The Treat Dreams truck is a converted shuttle bus that’s painted bright purple. Maloney carries push carts on it to sell his innovative homemade ice cream and ice cream sandwiches. Exotic flavors include honey lavender, pistachio wasabi, coconut chai-tea, salty caramel and chocolate-covered potato chip.
But the food truck concept is not without controversy. There have been fights in several major cities including Houston, Chicago and St. Louis between vendors and brick-and-mortar restaurant owners. Many traditional restaurant owners who invest millions of dollars complain the trucks draw away customers while being exempt from property or occupancy taxes. In June, Grand Rapids lawmakers passed an ordinance restricting where food trucks can operate. So far, those issues do not appear to have surfaced in Metro Detroit. On the contrary, the Farbman Group considers the food trucks an asset.
“I think the food is very good. Everything I’ve tried has been delicious,” says Andy Gutman, the Farbman Group’s chief financial officer. “Our hope is to make these rallies a routine thing. They bring tremendous value to our tenants and our community.”
Upcoming food truck rallies are scheduled for Oct. 18 at Nine Mile and Woodward in Ferndale and Oct. 30 at Eastern Market in Detroit. You can also find the Michigan Mobile Food Vendors Association on Facebook.
“Cozy and cute” is the way Mark Hodesh, 68, describes the eight food carts that make up Mark’s Carts in downtown Ann Arbor. Unlike the trucks and vendors that take part in mobile food truck rallies, these carts stay in one place — on Washington between First and Ashley — and customers come to them.
“It’s a community builder and traffic builder,” Hodesh explains. “People are just streaming to and from the food carts.”

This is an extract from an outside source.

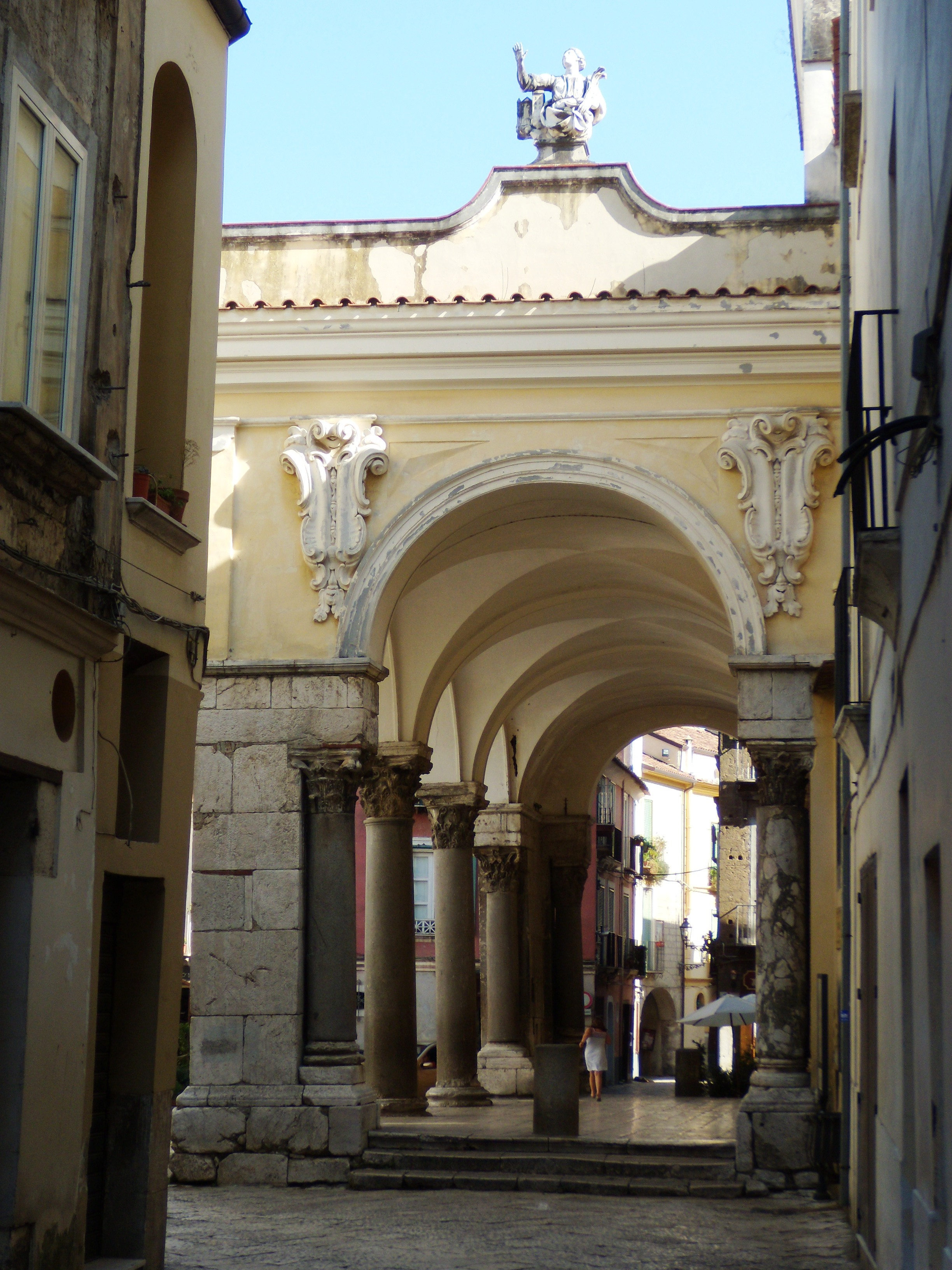 L'esterno del Duomo di Sant'Agata de' Goti (Italia)

It all started two years ago when Hodesh, owner of the century-old Downtown Home and Garden shop on Ashley, was trying to figure out what to do with some vacant land and a building he’d purchased near his business. He realized food carts were becoming popular and a new venture was born.

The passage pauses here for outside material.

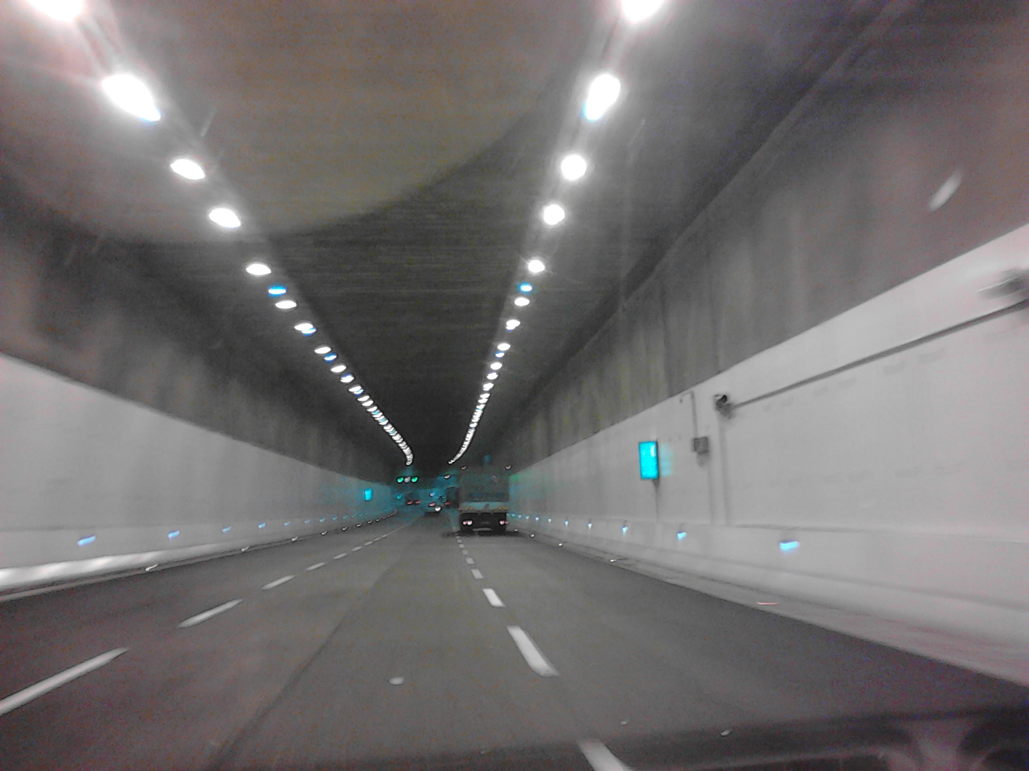 Monza, il tunnel di viale Lombardia.

“I found out the carts needed to be tethered to a legal commissary kitchen,” he says. “So we put in a modern, shiny kitchen with a walk-in cooler, ovens, stoves, a dishwasher and an ice machine.”
Hodesh charges $7,500 rent per season (March-October) for a place to park the cart, access to the kitchen and utilities. The arrangement gives entrepreneurs like Jordan Ceresnie, 25, of Farmington. a shot at owning a business. The young Jewish chef co-owns Cheese Dream with his Muslim business partner Afrim Ramaxhiku. They sell artisan grilled cheese sandwiches and soups with pickles and chips. Other carts in the group offer tacos and burritos, Asian and Indian food, wood-fired pizza and other fresh, gourmet items. There’s also a vegan cart called The Lunch Room with menu items that include barbeque tofu sliders, Vietnamese baguette sandwiches and Mexican hot chocolate cookies.
“It’s this little box. It’s not the mysterious disappearing through the swinging doors and coming back out with the food,” Hodesh explains. “We’ve come a long way from steamed hot dogs. People can do some very good cooking this way. It’s become a national phenomenon.”
In the short time Mark’s Carts has been around, a few of the vendors have moved on and opened their own restaurants. But, Hodesh believes the outdoor setting is what sets the cart courtyard apart.
“People are sitting in their cubicles under florescent lights all day,” he says. “If they go into a restaurant they’re going to be crammed into a booth. I think they like to sit outdoors. It’s a social event. It feels good and the food is good. It’s wholesome on so many levels.”